Как бы в некую награду за искреннее слово моё об отраде пещись не токмо о своих, но и о чужих детях, Вездесущий и Всеисполняющий приял и моё недостоинство под свою десницу. Он открыл мне днесь всю истинную цену сокровища, которым, по безмерным щедротам Его, я владею, и велел мне ещё преобразиться в наидовольнейшего судьбою своею человека.
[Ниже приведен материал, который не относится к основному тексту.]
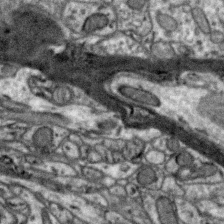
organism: Zebra finch
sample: Brain
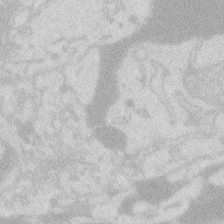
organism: Zebrafish
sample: Macrophage
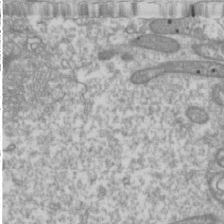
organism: Drosophila
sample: Cell division; meiosis; drosophila spermatocytes
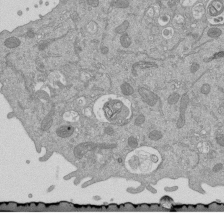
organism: Mouse
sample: ED-1 cell nuclei; centrioles
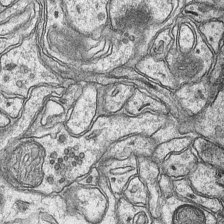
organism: Mouse
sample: CA1 Hippocampus
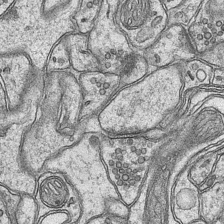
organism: Mouse
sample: CA1 Hippocampus
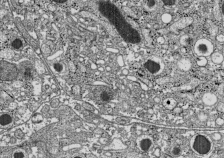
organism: C57BL Mouse
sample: Pancreatic islet
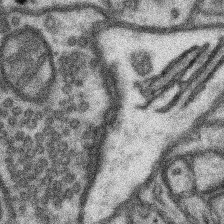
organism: Mouse
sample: Somatosensory cortex neuropil
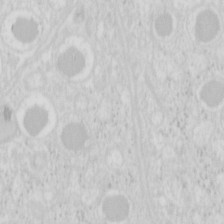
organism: Mouse
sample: Pancreas
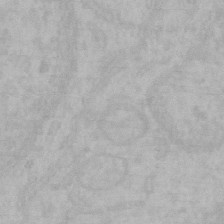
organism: Mouse
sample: Choroid plexus
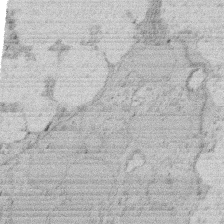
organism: Rat
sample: Salivary granule
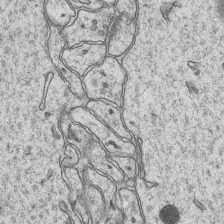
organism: Mouse
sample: CA1 Hippocampus
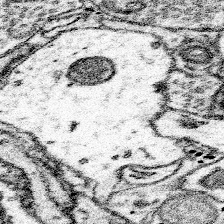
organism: Mouse
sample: Somatosensory cortex neuropil
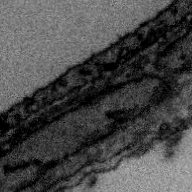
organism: Zebra finch
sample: Brain
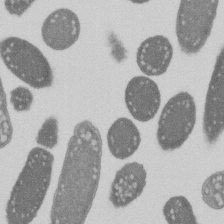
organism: E. coli
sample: Bacterial nucleoid
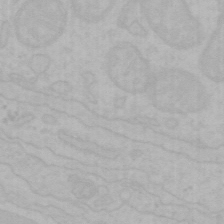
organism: Mouse
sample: Choroid plexus

Только что прихожу домой с пятком освящённых после обедни яблок[62], как на пороге ожидает меня встреча с некоторою довольно старою знакомкой: то сама попадья моя Наталья Николаевна, выкравшись тихо из церкви, во время отпуска, приготовила мне, по обычаю, чай с лёгким фриштиком[63] и стоит стопочкой на пороге, но стоит не с пустыми руками, а с букетом из речной лилеи и садового левкоя. «Ну, ещё ли не коварная после этого ты женщина, Наталья Николаевна!» — сказал я, никогда прежде сего её коварством не укорявши. Но она столь умна, что нимало этим не обиделась: она поняла, что сие шуткой сказано, и, обняв меня, только тихо, но прегорько заплакала. Чего эти слезы? — сие её тайна, но для меня не таинственна сия твоя тайна, жена добрая и не знающая чем утешать мужа своего, а утехи Израилевой, Вениамина малого, дать ему лишённая[64]. Да, токмо речною лилеею и садовым левкоем встретило меня в этот день её отверстое в любви и благоволении сердце! В тихой грусти, двое бездетные, сели мы за чай, но был то не чай, а слезы наши растворялись нам в питие, и незаметно для себя мы оба заплакали, и оборучь[65] пали мы ниц пред образом Спаса и много и жарко молились Ему об утехе Израилевой. Наташа после открылась, что она как бы слышала некое обетование чрез ангела, и я хотя понимал, что это плод её доброй фантазии, но оба мы стали радостны, как дети. Замечу, однако, что и в сём настроении Наталья Николаевна значительно меня, грубого мужчину, превосходила как в ума сообразительности, так и в достоинстве возвышенных чувств.